The primordial RNA world is a hypothetical era prior to the appearance of protein and DNA, when RNA molecules were the sole building blocks for early forms of life on Earth. A critical concern with the RNA-world hypothesis is the instability of the cytosine nucleobase compared to the other three bases (adenine, guanine, and uracil). The author proposes that cytosine residues could have stably existed in the primordial world in the RNA i-motif, a four-stranded quadruplex structure formed by base-pairing of protonated and unprotonated cytosine residues under acidic conditions. The i-motif structure not only increases the lifetime of cytosine residues by slowing their deamination rate, but could also allow RNA polymers to bind to certain ligands (e.g., anions) to perform critical functions.

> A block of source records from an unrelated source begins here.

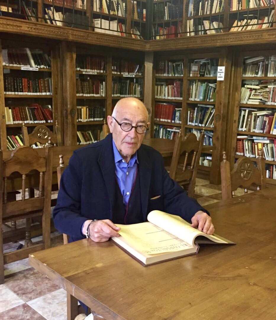 El escritor cántabro en la biblioteca del Círculo de Recreo de Torrelavega (2016).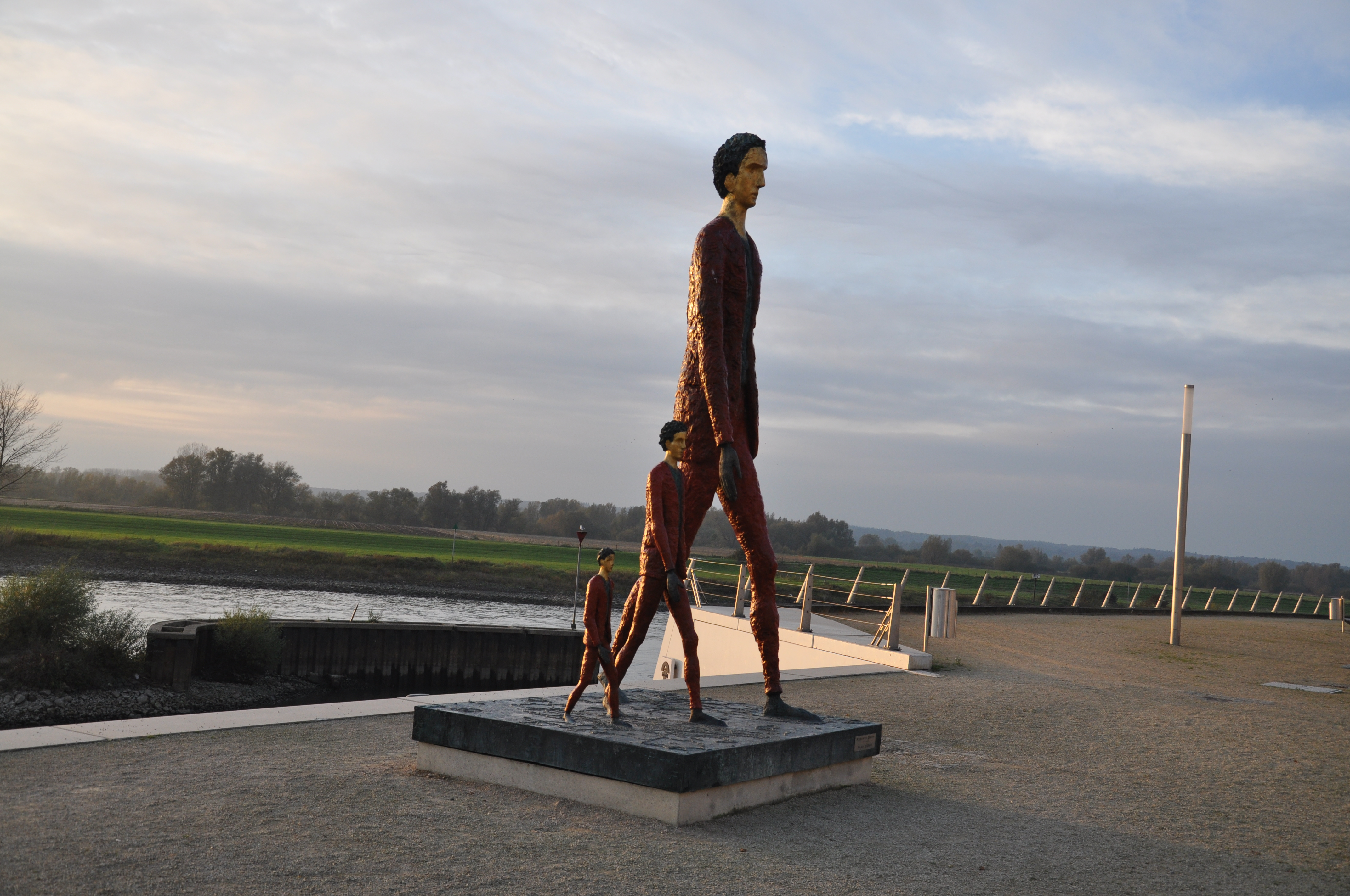 Beeld van wandelaars te Doesburg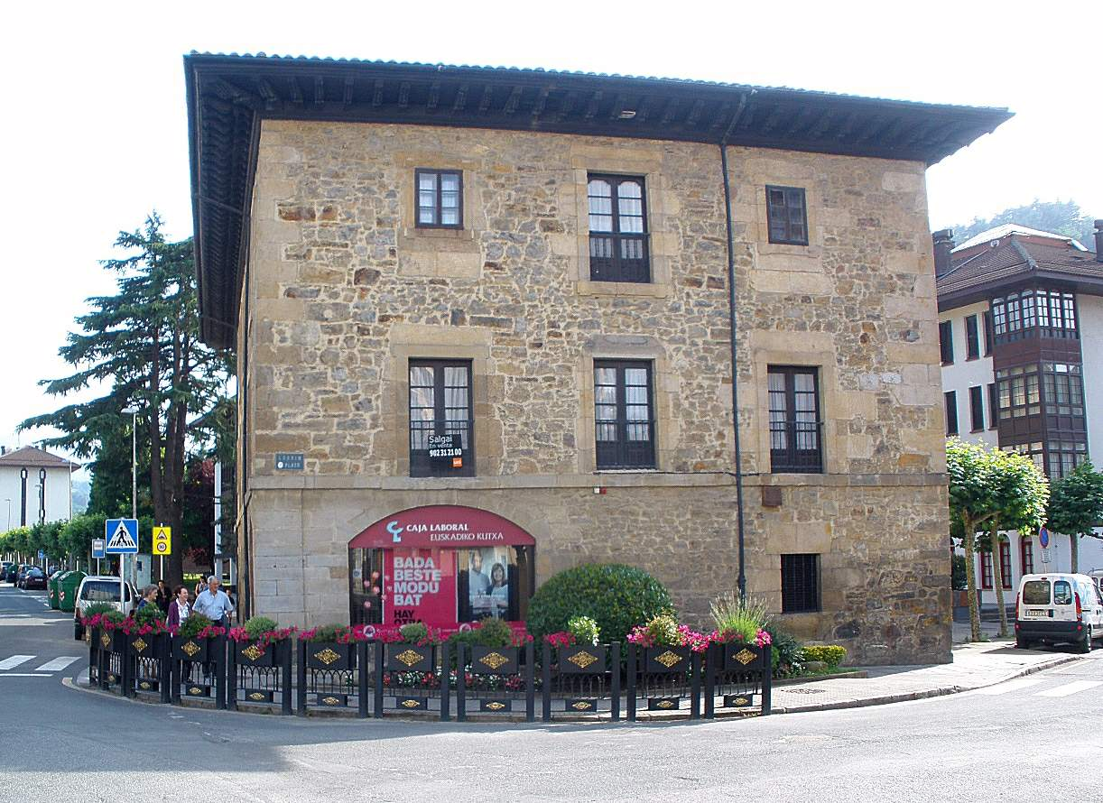 Aretxabaleta (Gipuzkoa)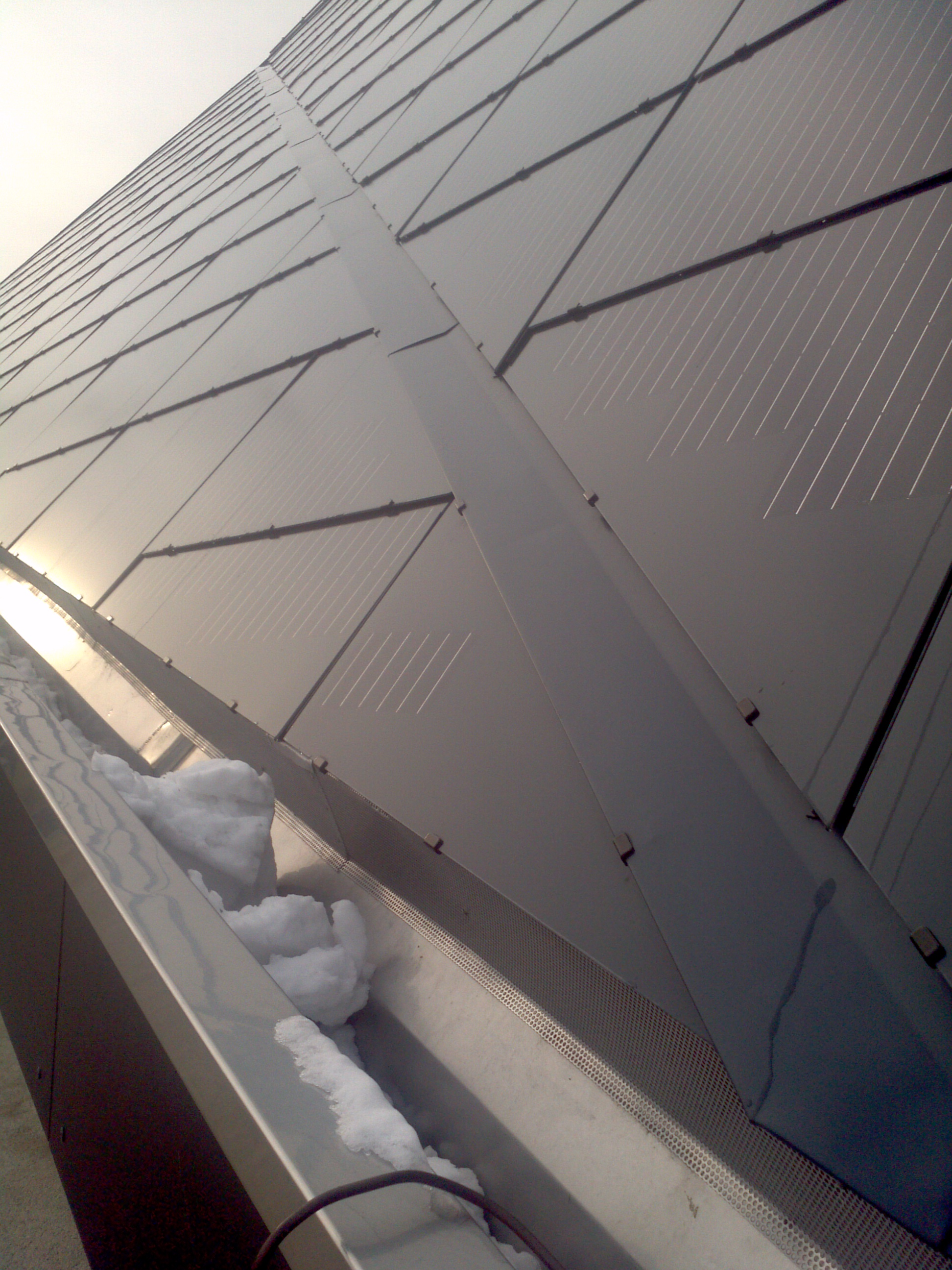 umweltarena, Spreitenbach, Solarverkleidung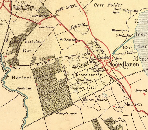 Uitsnede van de wandelkaart van Haren en omstreken met het gebied rond Noordlaren.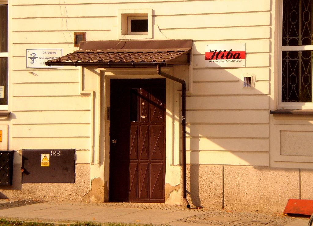 Kamienica w Białymstoku, ul. Zamenhofa 27 - siedziba m.in. wydawnictwa tygodnika Niwa oraz Okręgowej Izby Aptekarskiej.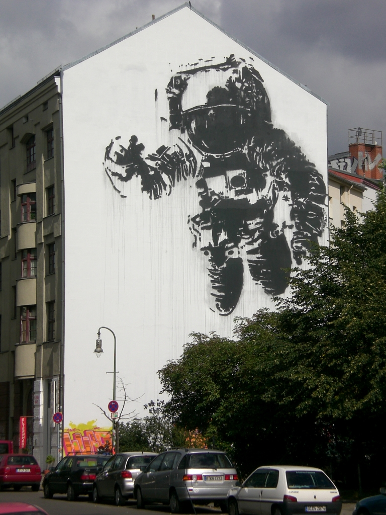 Astronaut Mural in Berlin-Kreuzberg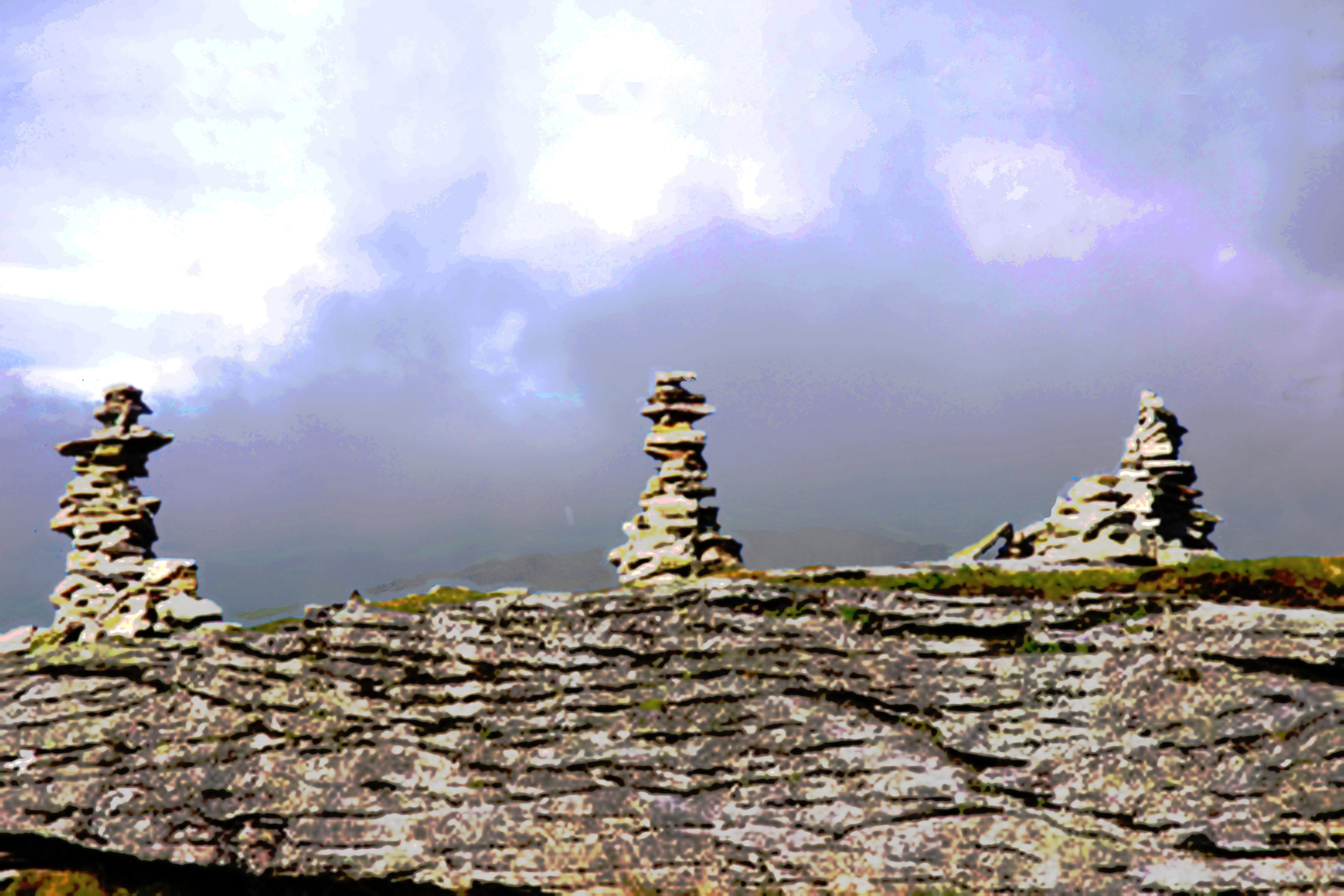 Les trois montjoies marquant l'emplacement de l'ancienne basilique de la Très Sainte Trinité

Future studies focused on determining the rate of cytosine deamination in RNA i-motifs over a range of pH, temperature, and pressure conditions, and on interrogating the interactions between ligands and RNA i-motifs, could uncover new evidence of the origin of life on Earth.

Keywords

Primordial RNA world i-motif Cytosine deamination Protonated cytosine Origin of life 

Notes

Acknowledgements

This material is based upon work supported by the National Science Foundation under Award No. OIA-1458952.

Compliance with Ethical Standards

Conflict of Interest

The author declares that she has no competing financial interests.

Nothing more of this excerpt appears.